Polystyrene microplastics induce nephrotoxicity through DDIT4-mediated autophagy and apoptosis
Yujiao Wang, Anxiu Zhang, Ting Liang, Long Chen, Shuqi Feng, Zhuoyuan Zhao, Ziye Jing, Jieping Lv, Jun Xie, Bing‐Rui Zhou
Abstract
Microplastics (MPs), plastic particles smaller than 5 mm, have garnered increasing attention due to their pervasive presence in the environment and potential health risks. While their accumulation in various organs, including the liver, kidneys, and intestines, is well-documented, the specific mechanisms they affect kidney development remain unclear. This study investigated the nephrotoxic effects of 1 μm polystyrene microplastics (PS-MPs) using a 3D kidney organoid model derived from human pluripotent stem cells, focusing on the molecular pathways involved. Kidney organoids were exposed to PS-MPs at concentrations ranging from 1.25 to 10 μg/mL for 24 h.
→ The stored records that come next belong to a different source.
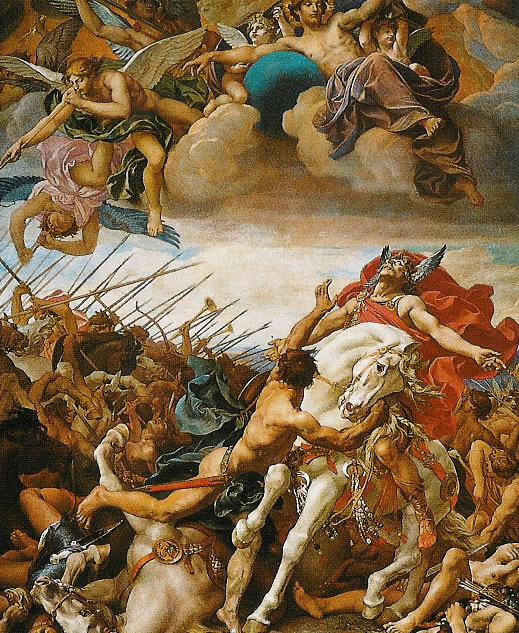 Joseph Blanc (Français, 1846-1904): La bataille de Tolbiac, toile marouflée, Panthéon de Paris, France.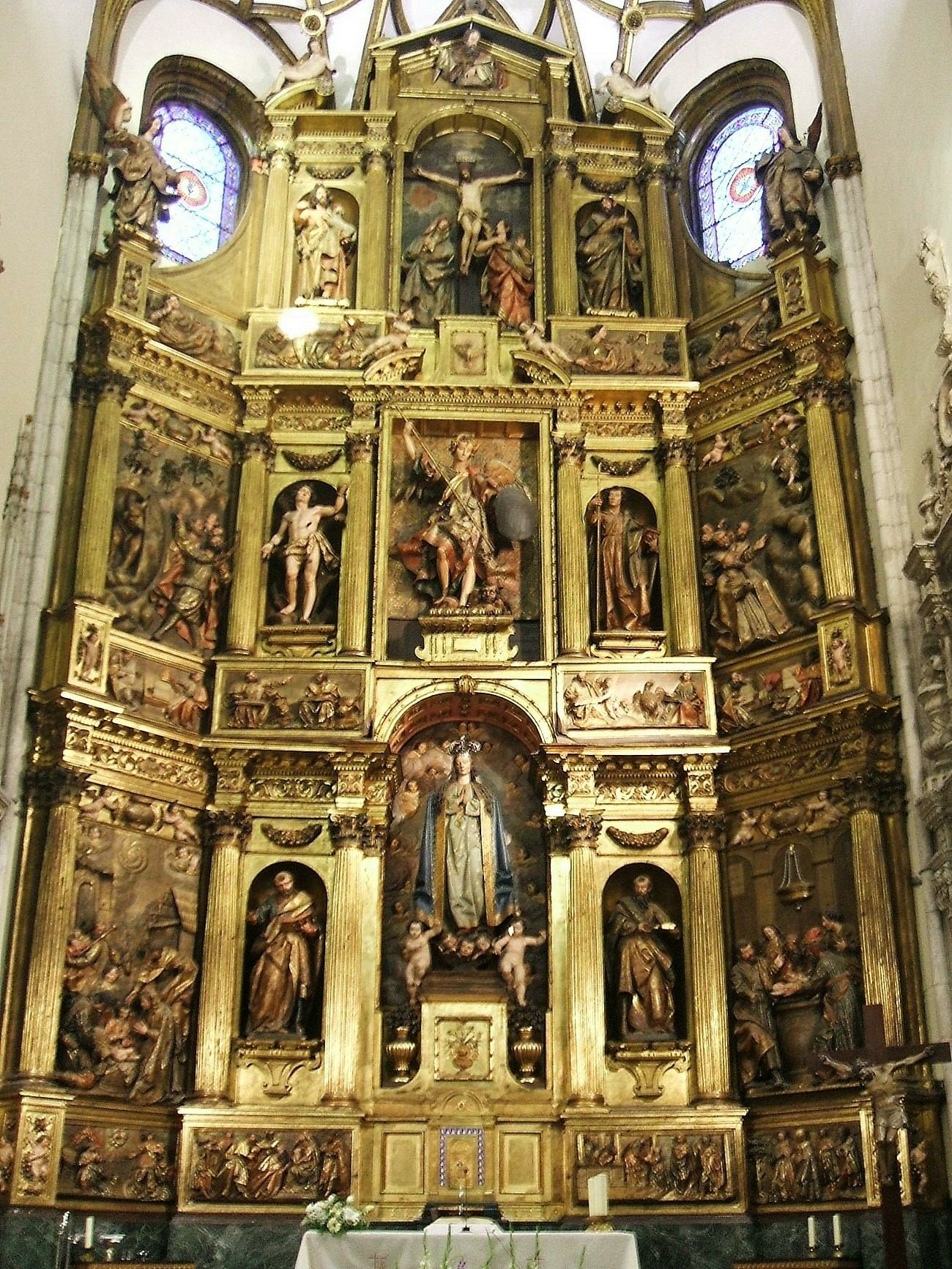 Retablo mayor de la iglesia de San Miguel Arcángel de Vitoria-Gasteiz, obra de Gregorio Fernández, siglo XVII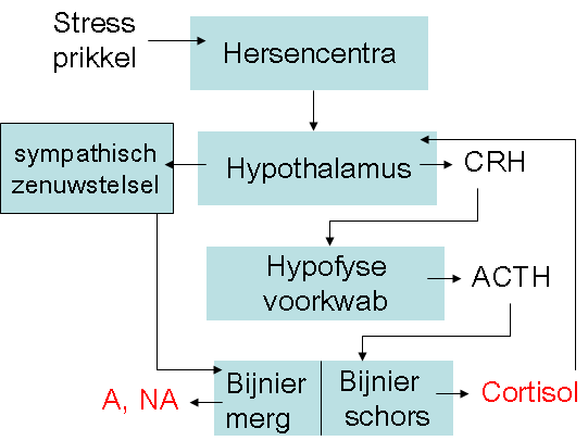 Stresssysteem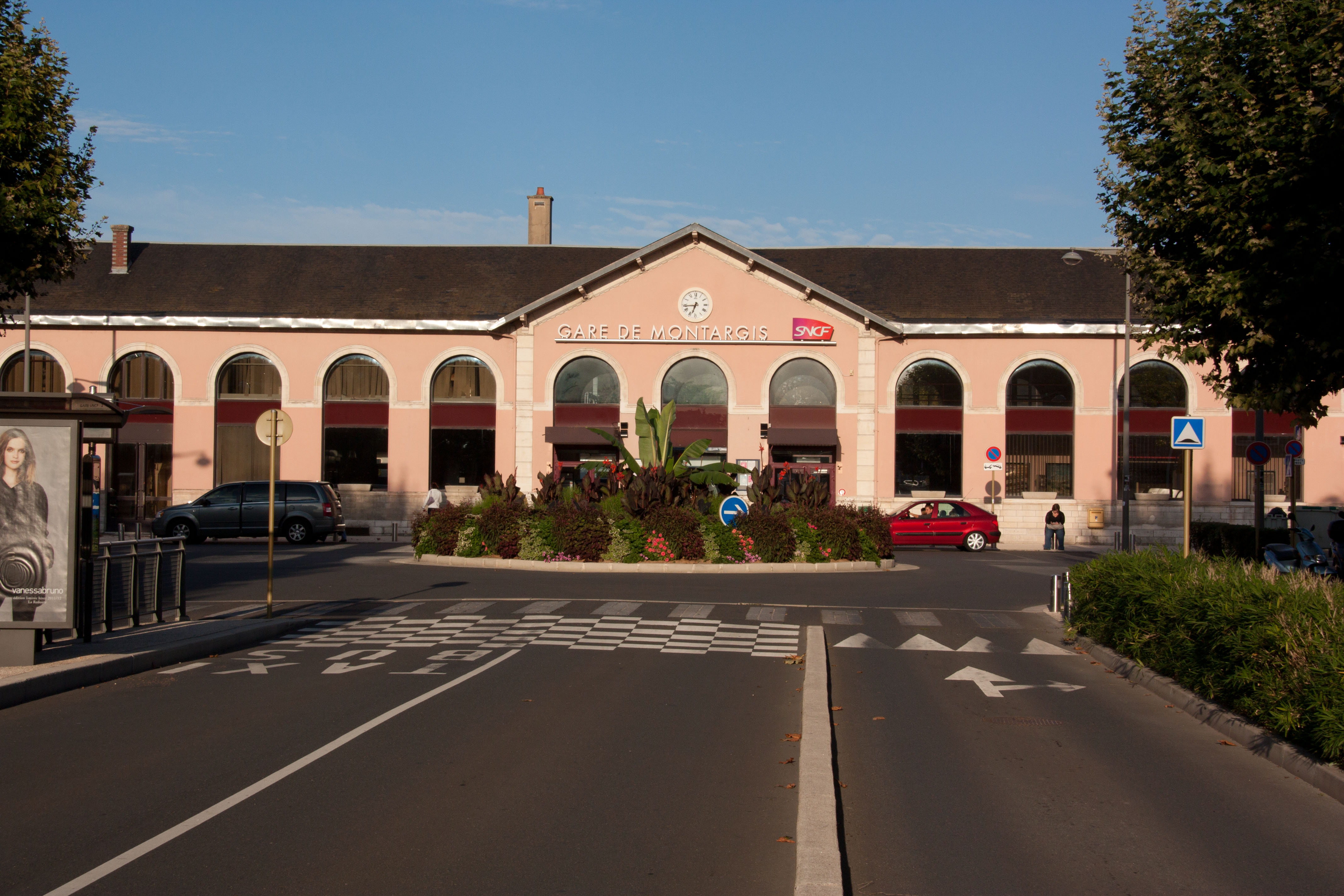 Gare de Montargis, Montargis, Loiret, France.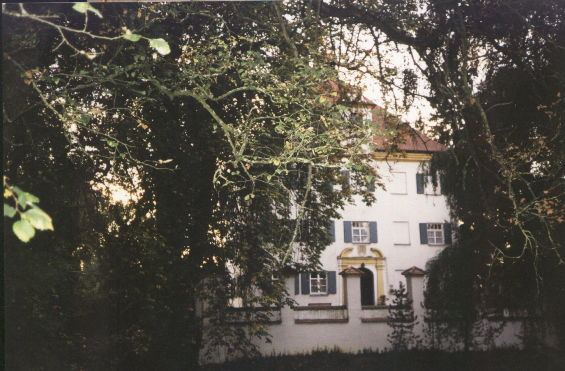 Schloss Kleinkötz, Landkreis Günzburg, Deutschland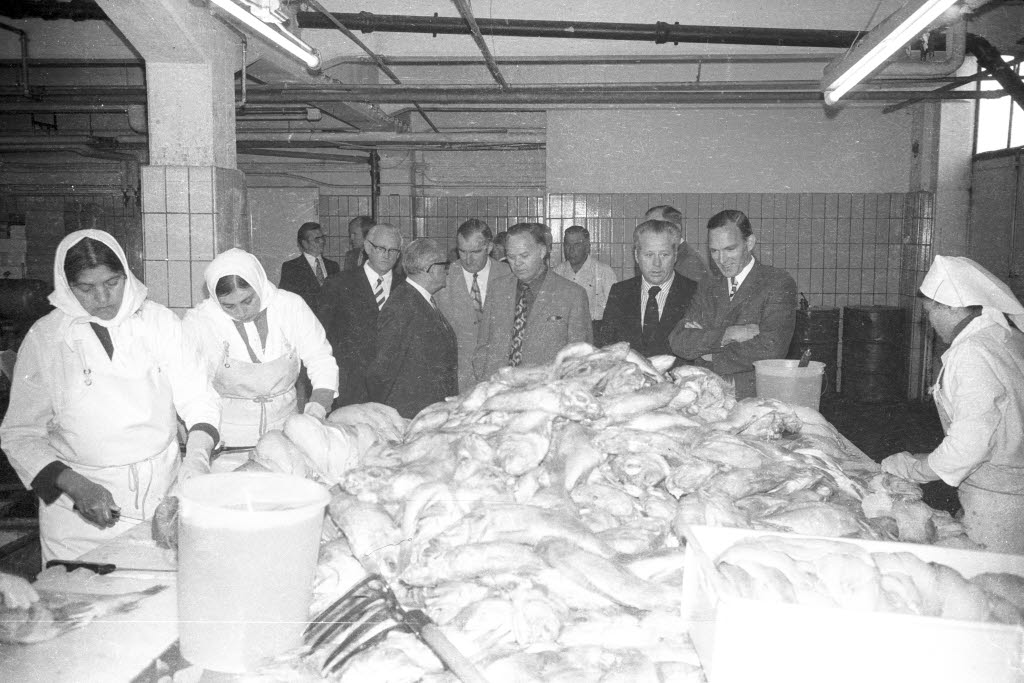 Die Mitglieder des Ausschusses informieren sich über die Probleme der Fischerei. In der Bildmitte steht Fritz Latendorf (MdL, CDU, 8.v.l.), Vorsitzender des Agrarausschusses. 2. v.r. ist Kurt Hamer (MdL SPD). Im Vordergrund verarbeiten Arbeiterinnen, offenbar Gastarbeiterinnen, den Fang zu Filets.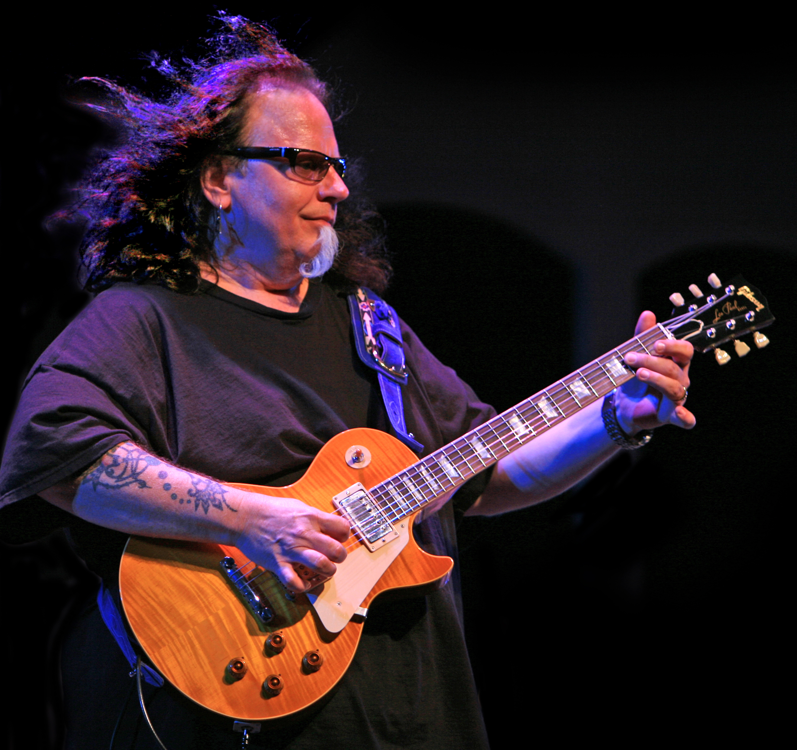 Smokin' Joe Kubek & Bnois King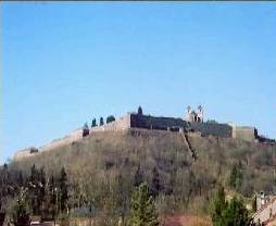 Vue de Montmédy-Haut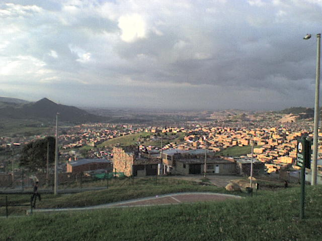 Barrio El Uval en Usme Bogotá D.C.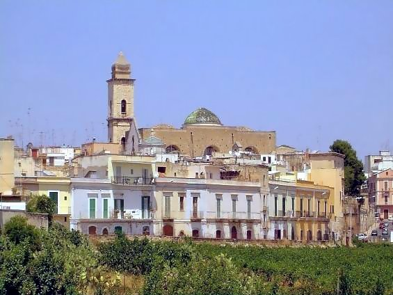 presa da bitonto/fotoblog Chiesa di San Francesco in Bitonto.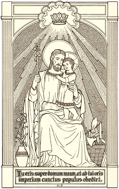 San jose misal diario dominicano 1958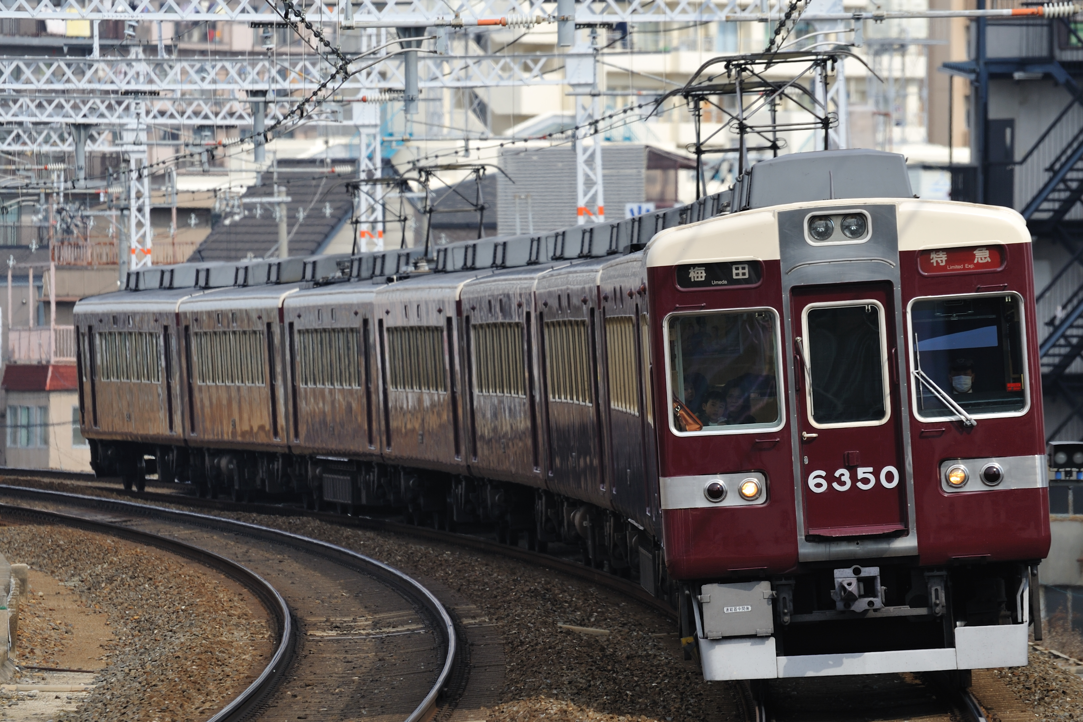 6350F Hankyu 6300 series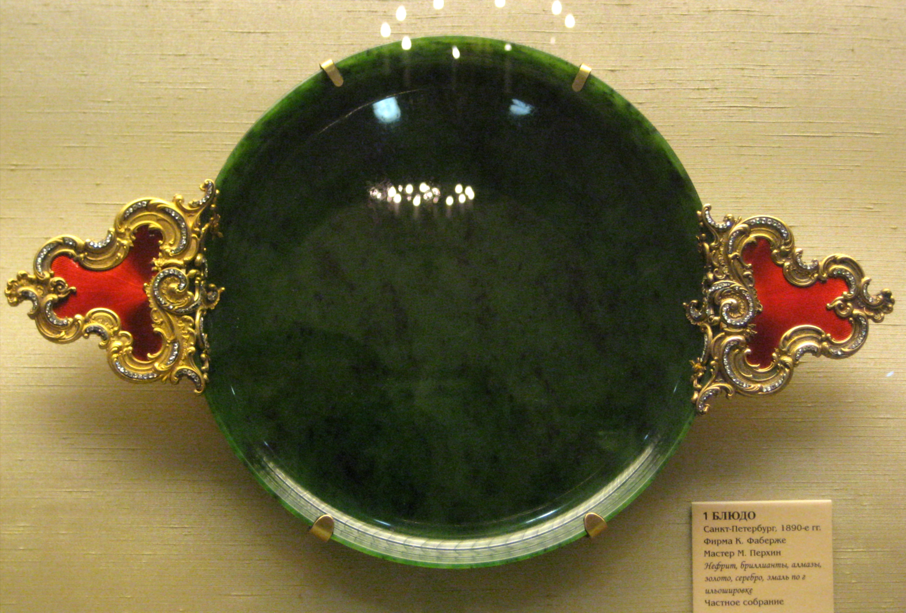 Блюдо. Фирма Фаберже, мастер М. Перхин. СПБ, 1890-е. Нефрит, бриллианты, эмаль. Частное собрание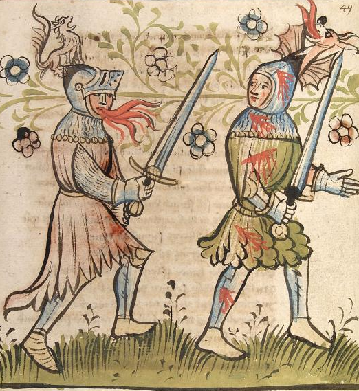 Zweikampf zwischen Dietrich und Siegfried, Cod. Pal. germ. 359 Der Rosengartt vnd Lucidarius, von allen frembden Landen, Reymen weiß auf Papir geschrieben (auch Der Rosengart vnd Lucidarius, Die Gedichte vom Rosengarten zu Worms oder Der deutsche „Lucidarius“), Universitätsbibliothek Heidelberg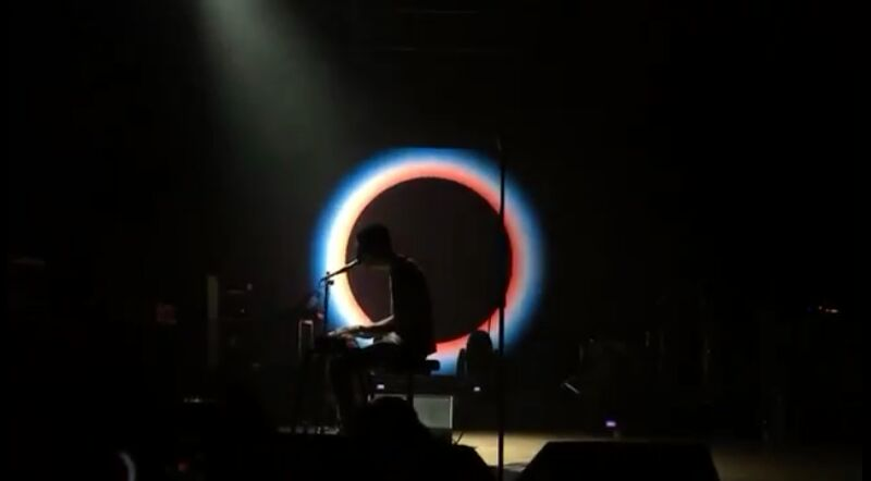 I Cani live all'Alcatraz 2016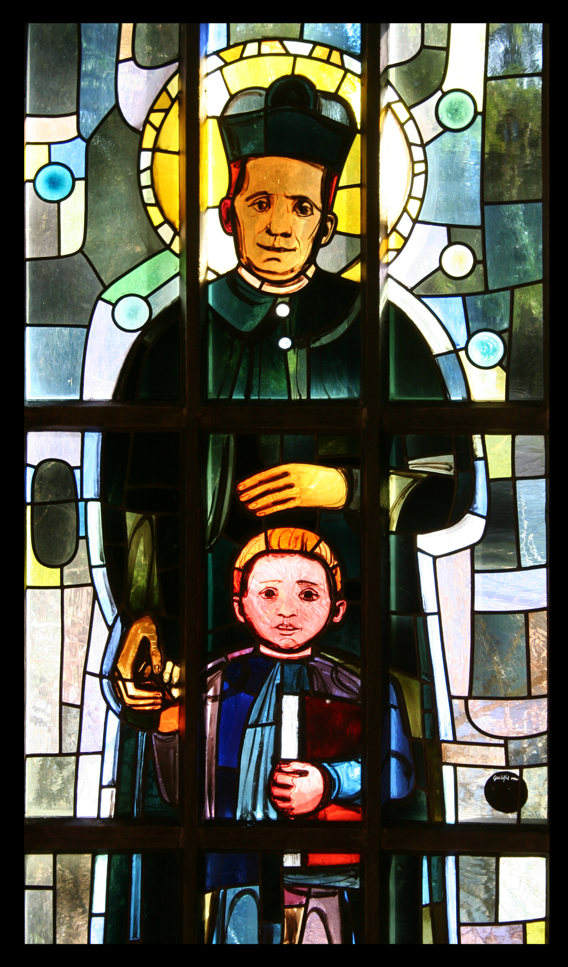 Römisch-katholische Pfarrkirche St. Karl Luzern, Don Bosco Fenster von Hans Stocker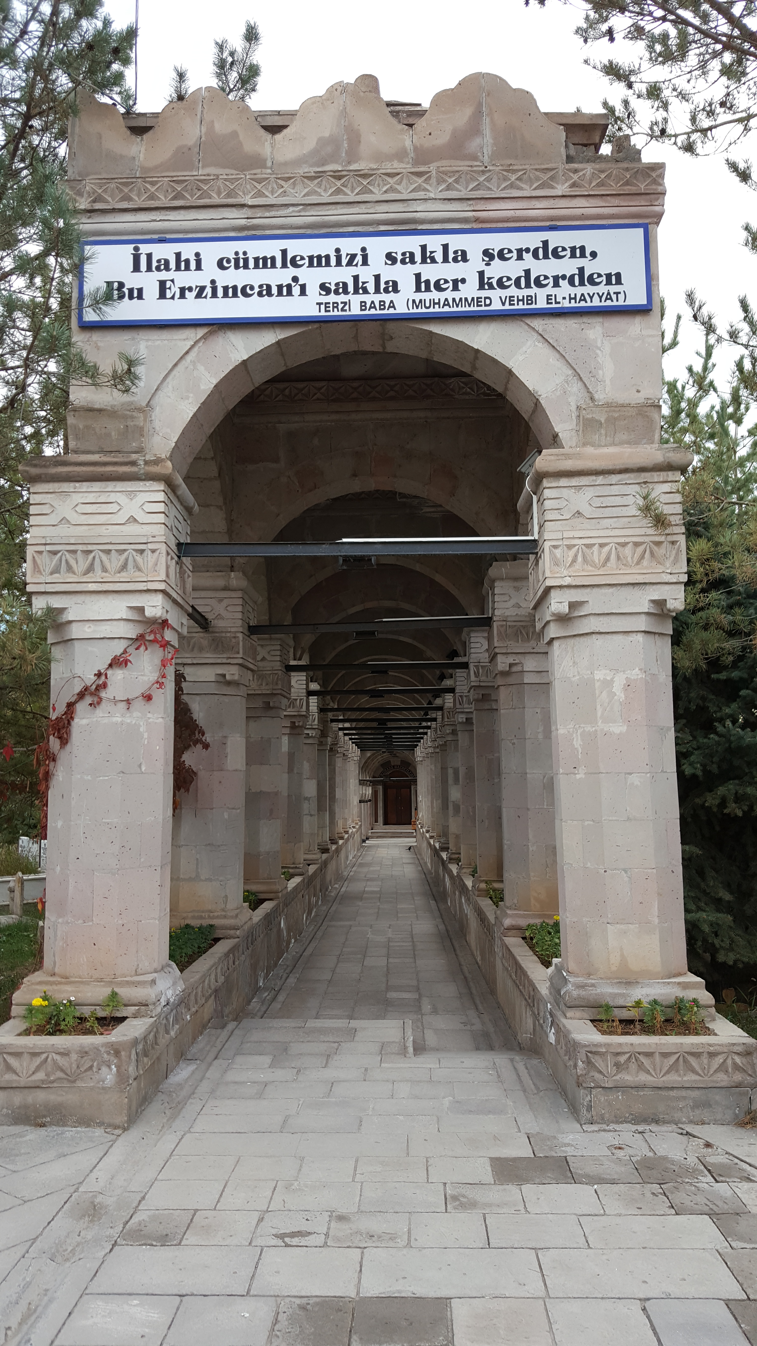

The results demonstrated significant reductions in organoid size and nephron-specific markers, including impaired formation of proximal and distal tubules. Furthermore, enhanced autophagy and apoptosis were observed in nephron progenitor cells (NPCs), as evidenced by a 3.5-fold increase in LC3-II expression and a 1.5-fold increase in cleaved caspase-3 levels. Transcriptomic analysis identified DNA damage-inducible transcript 4 (DDIT4) as a key mediator, linking PS-MP exposure to the inhibition of mTOR signaling. Notably, silencing DDIT4 alleviated PS-MP-induced autophagy and apoptosis, highlighting its crucial role in microplastic-induced nephrotoxicity. These findings provide novel insights into the molecular pathways underlying microplastic-induced toxicity and emphasize the need for further research to explore the developmental impacts and long-term health consequences of microplastic exposure. • Polystyrene microplastics disrupt renal development in kidney organoid models. • RNA sequencing reveals PS-MP-induced DNA damage and hypoxia in nephron progenitor cells. • PS-MP exposure downregulates mTOR signaling via DDIT4, promoting autophagy. • DDIT4 activation also triggers apoptosis, exacerbating nephrotoxicity. • Silencing DDIT4 mitigates PS-MP-induced autophagy and apoptosis in NPCs.